»»
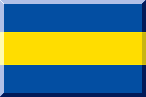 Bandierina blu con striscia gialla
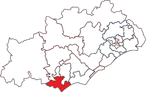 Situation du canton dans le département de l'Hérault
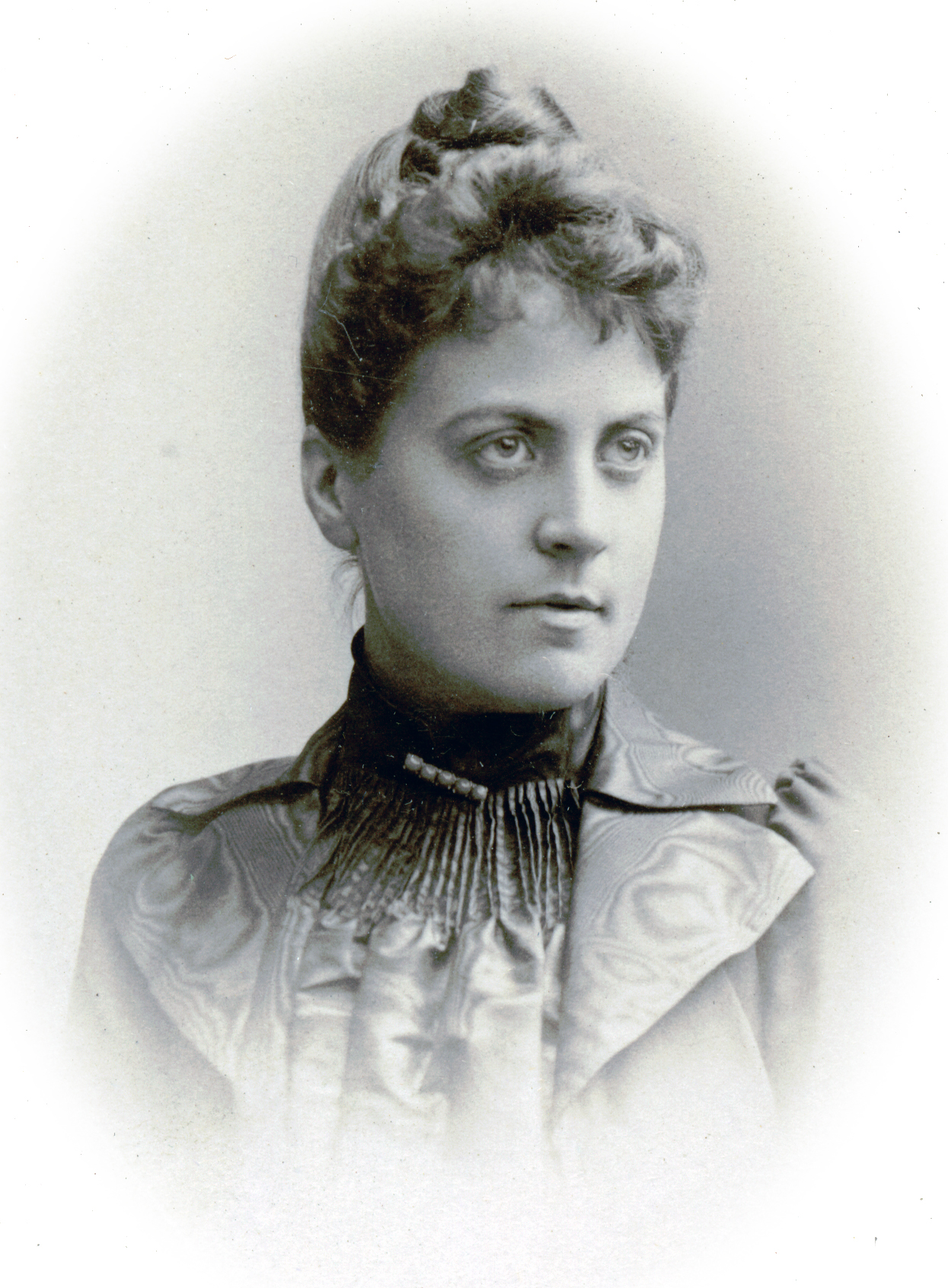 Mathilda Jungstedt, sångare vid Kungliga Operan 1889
««
▶ EXERCISE DESCRIPTION: Everything in the material must be duplicated exactly, except the pictures.

▶ RESPONSE BOX:
 Bandierina blu con striscia gialla
 Situation du canton dans le département de l'Hérault
 Mathilda Jungstedt, sångare vid Kungliga Operan 1889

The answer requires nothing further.